昨日のエントリーは少し舌足らずなところがあったかもしれないと思っていたら、それを補うのにちょうどいい記事がBusinessWeekでアップされていた。

A New Signal from the FCC
【BusinessWeek: July 2, 2009】

先日上院の承認を通過してはれてFCC chairmanとなったJulius Genachowski氏。
彼については以前のエントリー(ここここここ)でも扱っているので、経歴等についてはそちらも参考にして欲しいが、上の記事で言うとおり:

●弁護士資格所有
●FCC勤務経験あり
●Barry Diller(メディア業界の重鎮の一人)のスタッフとして立ち上がり期のe-commerce事業に参画
●Venture Capitalistの実務経験

メディア、というか、広くコミュニケーションズ産業において、法律、政策過程、ビジネス起業、ファイナンス、の知識と実務経験の両方を併せ持つため、Genachowski氏のFCC Chairman就任には、監督対象となる、テレビ、ケーブル、通信、衛星放送、などの業界を中心に好意的に受け止められている。
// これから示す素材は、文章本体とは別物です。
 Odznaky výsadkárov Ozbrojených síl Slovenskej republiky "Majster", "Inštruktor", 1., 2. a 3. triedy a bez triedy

実際、コミュニケーションズ産業は、政治と経済の土台に深く根ざしている、つまり、社会システムの基盤としてのデモクラシー(政治)とキャピタリズム(経済・金融)を支えるものとして、社会体制に埋め込まれた存在であり、そのため、おそらくはどこまで行っても“competition under regulation(規制下での競争)”は免れない。それもあって、その未来を占い先導するには、Genachowski氏のような、関係者各々の立場ならびにその利害に通暁した人物こそがふさわしい。

そうしたバックグラウンドの下で、記事が指摘しているとおり、Genachowski氏の掲げるアジェンダは:

●ブロードバンド網の配備
●ネット・ニュートラリティの確保
●メディア(事業)の多様性の確保

世界でも遅れ気味になっているブロードバンド網の配備を促進すること。インターネット上の情報の流通が自由に行えるよう、情報の中身・使途に対してインターネット事業者は差別を行わないこと。多様な政治的言論が確保できるよう、メディア内で発信される言説が、マイノリティの発言を排除しないように、多様性の確保に努めること。
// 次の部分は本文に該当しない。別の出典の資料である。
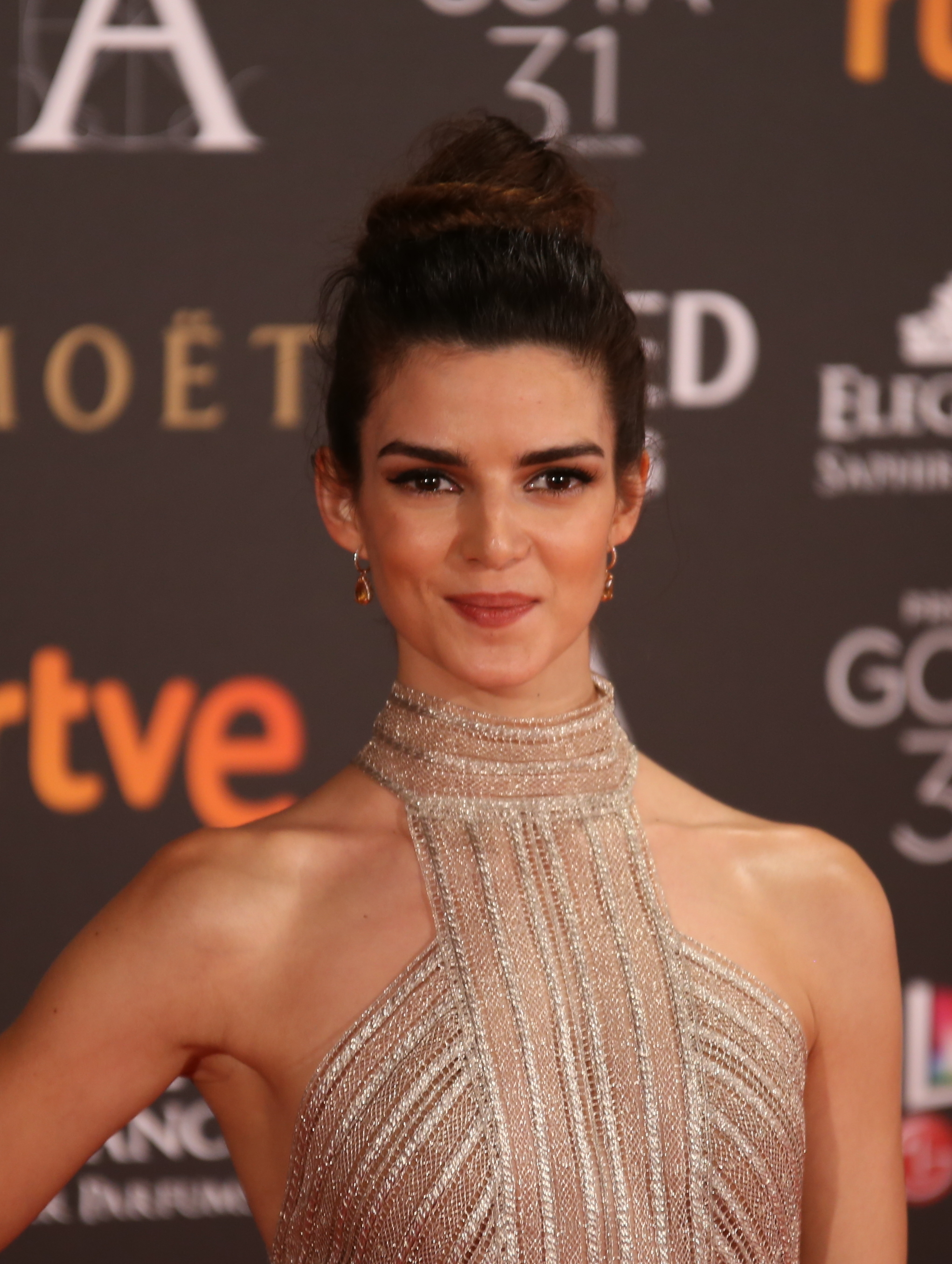 Premios Goya 2017

この他に、メディア企業間の所有関係のルールについても検討される予定だ。

このようにGenachowski氏が取り組むべき課題は多い。

*

とはいえ、確かに課題は多いのだが、しかし、ほとんどのものが争点としては既にクリアになっているもので、いわば、あとは「決めるだけ」。そして、その決め方も、上述のように、この業界が永遠に“competition under regulation(規制下での競争)”であり続ける可能性の高い業界であるため、必然的に、「その決め方」は当事者の間での「調停」にならざるを得ない(この点で、Genachowski氏のバックグランドはすこぶる有用)。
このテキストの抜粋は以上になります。